Common characteristics of economically less developed countries

Syllabus: Explain, using examples, that economically less developed countries share certain common characteristics (noting that it is dangerous to generalize as there are
many exceptions in each case), including

  • low levels of GDP per capita,
  • high levels of poverty,
  • relatively large agricultural sectors,
  • large urban informal sectors and
  • high birth rates.

You must be careful to recognise the considerable diversity between less developed countries in terms of their economies and the economic problems they face (Contrast Asia, Africa and Latin America).

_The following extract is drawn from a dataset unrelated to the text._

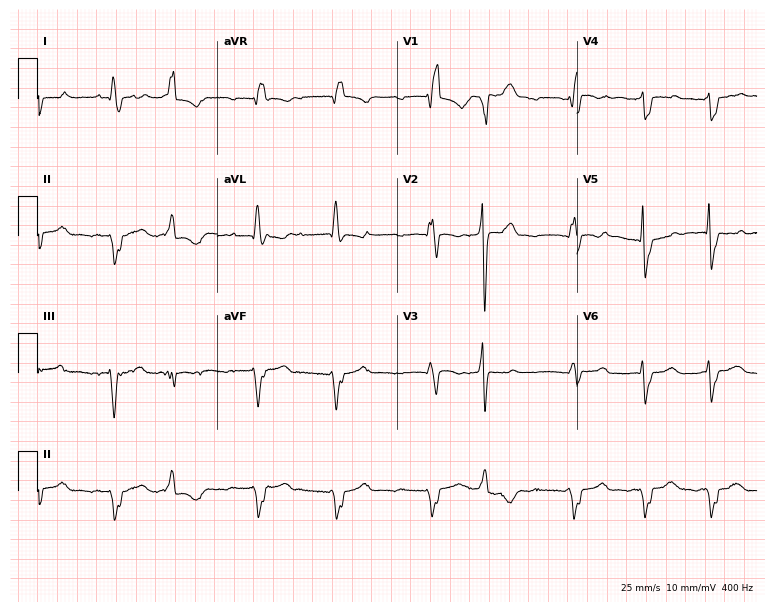
ECG (7.3-second recording at 400 Hz) — a female, 75 years old. Findings include right bundle branch block.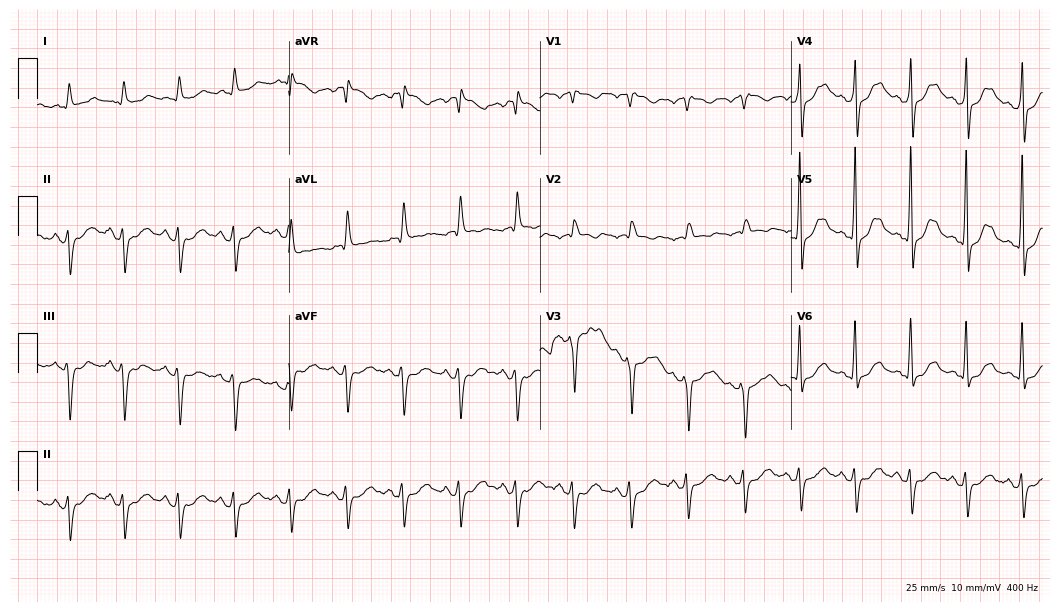
Electrocardiogram (10.2-second recording at 400 Hz), a man, 54 years old. Of the six screened findings (first-degree AV block, right bundle branch block (RBBB), left bundle branch block (LBBB), sinus bradycardia, atrial fibrillation (AF), sinus tachycardia), none is recorded. Findings outside these six are not listed.

Nevertheless, there are some common features that appear to be shared by many LDCs

  1. Low GDP per capita
  2. High levels of poverty
  3. Dependence of agriculture and the export of primary products
  4. Higher rates of population growth
  5. Low levels of productivity
  6. High levels of unemployment and underemployment


Pause for thought

It is very easy to lump all less develop countries together and assume that they all exhibit the same characteristics. For example, how many times do you hear people refer to Africa as a country rather a continent made up of over 50 different countries?

Similarly it is often assumed that the way of life of inhabitants of these countries also tends to conform to certain stereotypical ideas. What preconceived ideas do we have about the way people in less developed countries live?

Ask your friends about what they think the similarities and differences might be for young people living in less developed countries. When you have put together a list of similarities and differences you might then try to find some evidence to support or reject such assertions.

Many of these common characteristics contribute to what is known as the vicious cycle of poverty or the poverty cycle. Before we look at the cycle in more depth it may be worthwhile pausing to consider what we mean by poverty.

When we talk of poverty we usually distinguish between absolute poverty and relative poverty.

Absolute poverty

Absolute poverty refers to being unable to afford basic human needs, such as clean and fresh water, nutrition, health care, education, clothing and shelter. About 1.7 billion people are estimated to live in absolute poverty today.

Relative poverty

Relative poverty refers to the lacking a usual or socially acceptable level of resources or income as compared with others within a society or country. What is considered 'acceptable' inevitably various from country to country and is significantly higher in developed countries than in developing countries.

The common international poverty line has in the past been roughly $1 a day. However in 2008, the World Bank revised this figure to $1.25 at 2005 purchasing-power parity (PPP).